Research Article Open Access
Bactericidal potential of Agrochemicals against bacterial leaf spot pathogen Xanthomonas campestris pv. Vesicatoria of tomato prevalent in Nashik region, Maharashtra and ability of bacteria to form pesticide resistant mutant
Ajayasree T S*, S G Borkar And B G Barhate
Department of Plant Pathology and Agricultural Microbiology, Mahatma Phule Agriculture University, Rahuri, 413 722, Dist- Ahmednagar, Maharashtra state
*Corresponding author: AJAYASREE T S, Department of Plant Pathology and Agricultural Microbiology, Mahatma Phule Agriculture University, Rahuri, 413 722, Dist- Ahmednagar, Maharashtra state; E-mail: @
Received:August 27, 2018; Accepted: November 14, 2018; Published: November 15, 2018
Citation: Ajayasree TS, Borkar SG, Barhate BG (2018) Bactericidal potential of Agrochemicals against bacterial leaf spot pathogen Xanthomonas campestris pv. Vesicatoria of tomato prevalent in Nashik region, Maharashtra and ability of bacteria to form pesticide resistant mutant. J Adv Res Biotech 3(2):1-5. DOI: http://dx.doi.org/10.15226/2475-4714/3/2/00138
Abstract
Selection of suitable agrochemicals/pesticides plays an important role in the management of bacterial plant pathogen prevalent in a given area, may be due to the presence of pesticide resistance available in the pathogen. In this scenario, the assessment of bactericidal potential of agrochemical to be used in the management of bacterial plant pathogen is very necessary. To manage the bacterial leaf spot and blight pathogen Xanthomonas campestris pv. Vesicatoria on tomato prevalent in Nashik region, the bactericidal potential of various agrochemicals were assayed.

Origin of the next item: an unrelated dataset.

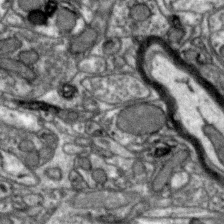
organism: Zebra finch
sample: Brain

The bacterial potential of antibiotic Streptomycin sulphate, and Streptocycline; the bactericide Bactericin-100, and the Bordeaux mixture; the copper fungicide Copper-ox chloride and the dithiocarbamate group of fungicide Mancozeb; the combination of Copper ox chloride + Streptocycline were against the tomato leaf spot and blight pathogen Xanthomonas campestris pv. Vesicatoria under in vitro condition. The minimum inhibitory concentration of these agrochemicals against Xanthomonas campestris pv. Vesicatoria varies indicating the variable bactericidal potential of these agrochemicals against the said bacterium prevalent in Nashik areas.

The bacterial population of Xanthomonas campestris pv. Vesicatoria was resistant to the antibiotic Terramycin, Streptomycin sulphate and to the fungicide Copper ox chloride, Mancozeb and a combination of Copper ox chloride + Streptomycin sulphate and induced the pesticide resistant mutant in the bacterium with various mutation frequencies. The mutation rate for Terramycin and Streptomycin sulphate was 3.5 x 10-4 and 2 x 10-4 respectively, whereas, for Dithane Z-78, Mancozeb and a combination of Copper ox chloride+ Streptomycin sulphate was 2.6 x 10-4, 8 x 10-5 and 5 x 10-5.respectively. The agrochemicals which were completely inhibitory to the bacterium and did not allow the formation of antibiotic or antibiotic + fungicide resistance mutant were Streptocycline, Streptocycline+ Copper ox chloride and Streptocycline + Bordeaux mixture.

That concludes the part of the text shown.